В сочинениях Джорджа Оруэлла — прежде всего в эссе «Почему я пишу» и в отдельных статьях популярной постоянной колонки «Я думаю так» — разбросано множество указаний, дающих понять, что им воистину двигало и служило мотивом работы. Среди них он в разное время упоминал «силу воли, чтобы смотреть в лицо неприятным фактам», любовь к миру природы, «растущему» и ежегодному сезонному обновлению, страстное желание содействовать делу демократического социализма и противостоять фашистской угрозе. В ряду других мощных стимулов — почти инстинктивное чувство английского языка и стремление защитить его от беспрерывных пропагандистских посягательств и эвфемизмов, а также уважение к объективной истине, которую, к его ужасу, стирали с лица земли преднамеренным искажением и даже замалчиванием событий новейшей истории.

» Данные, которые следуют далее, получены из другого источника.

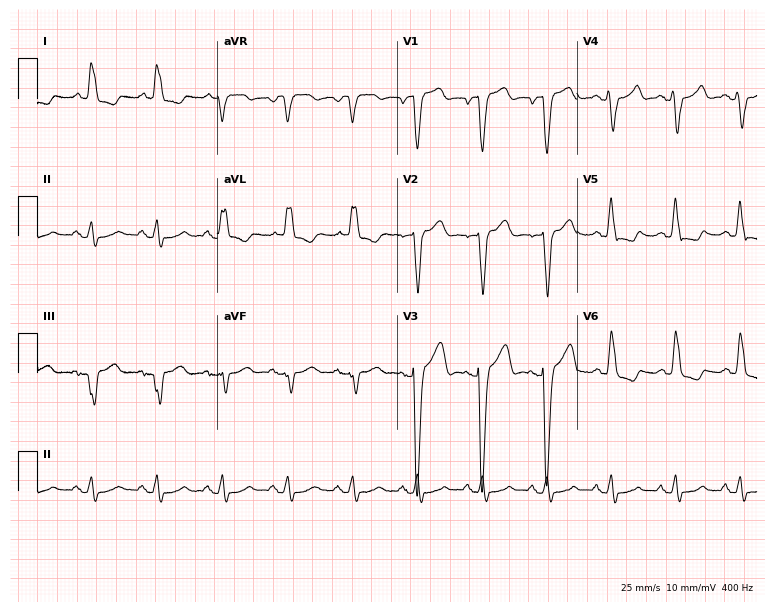
Resting 12-lead electrocardiogram (7.3-second recording at 400 Hz). Patient: a woman, 68 years old. The tracing shows left bundle branch block.

Сформировавшийся в весьма привилегированной и откровенно реакционной английской среде, взиравшей на низы общества и многомиллионное население колониальной империи со смесью страха и отвращения, Оруэлл тем не менее еще в ранней юности задался целью выяснить, каковы подлинные условия жизни на этих отдаленных широтах. И эта решимость докопаться до истины, сколь бы груба она ни была, явилась мощной подпиткой его скрытых убеждений.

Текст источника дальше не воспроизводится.